┌─ RAW DATA
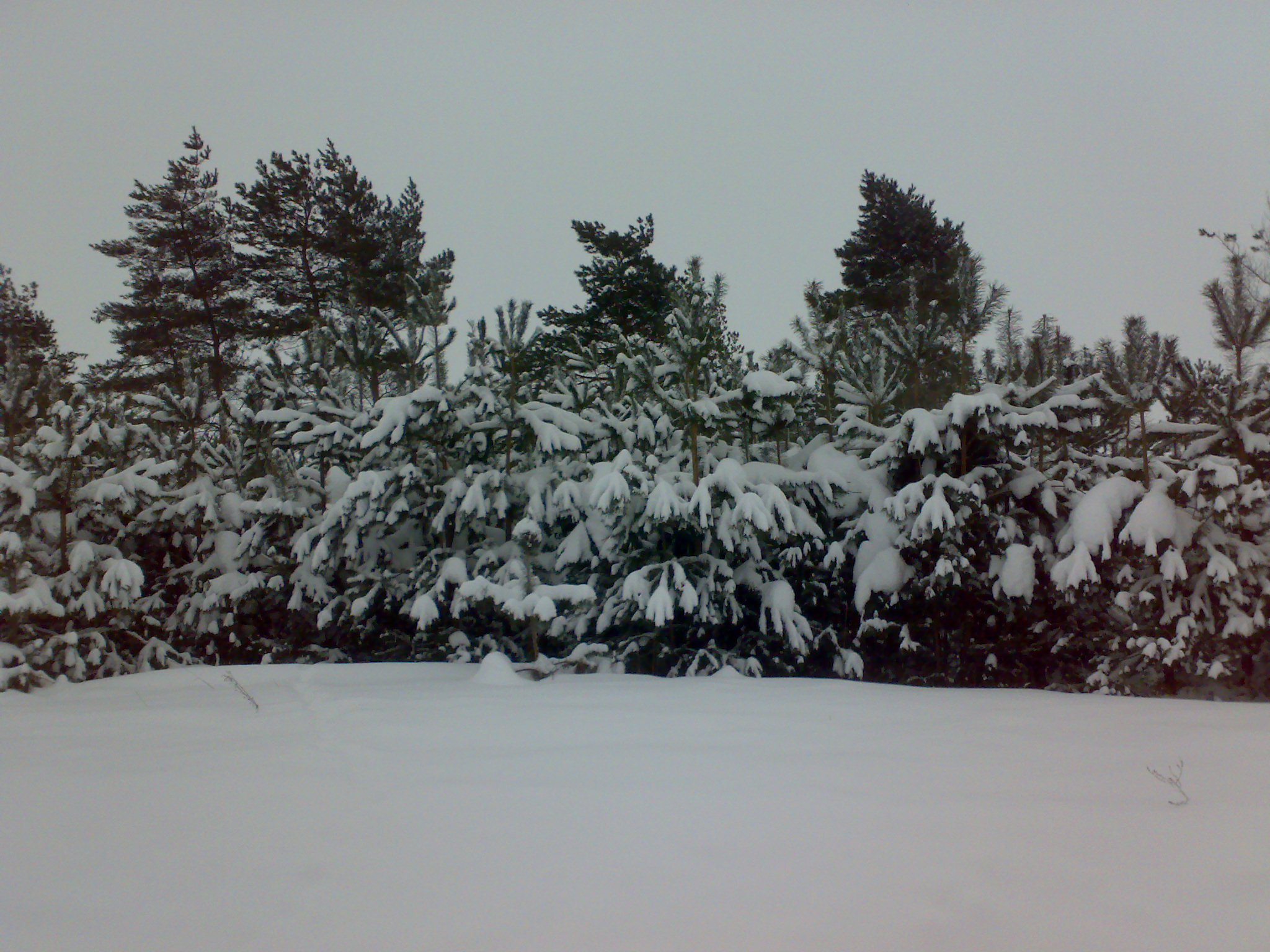 Живописные места возле хутора
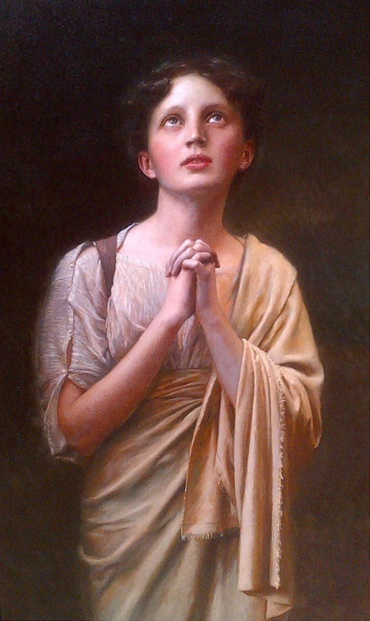 Originaltitel: Christin im Gebet
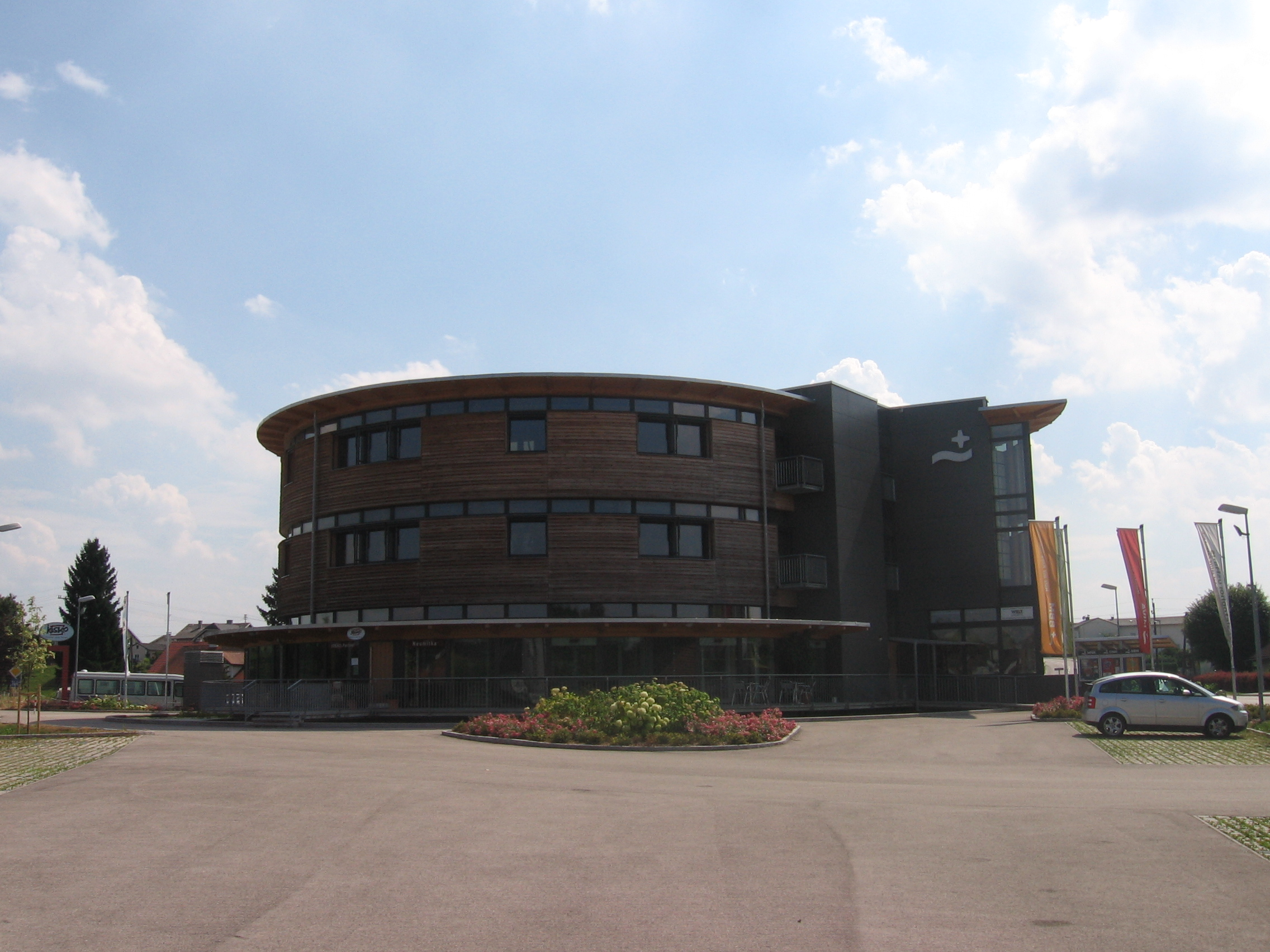 Christopherushaus
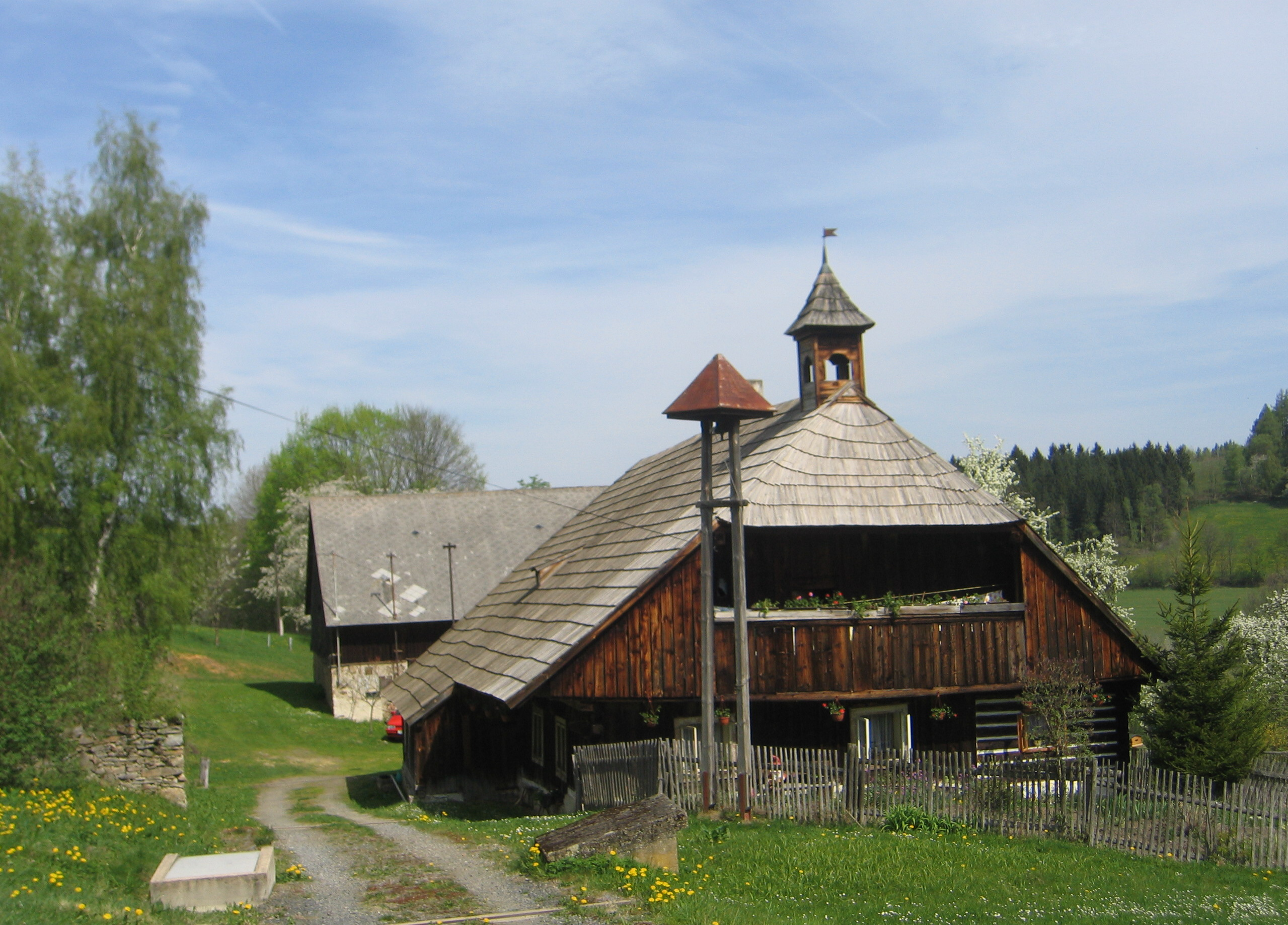 Venkovská usedlost (Zvíkov), Zvíkov 3
└─
[ABOUT THIS TASK]: The expected output is exactly the lines from the one containing "Christopherushaus" through the last line of the listing, both included, with every picture left out.

[RESPONSE BOX]:
 Christopherushaus
 Venkovská usedlost (Zvíkov), Zvíkov 3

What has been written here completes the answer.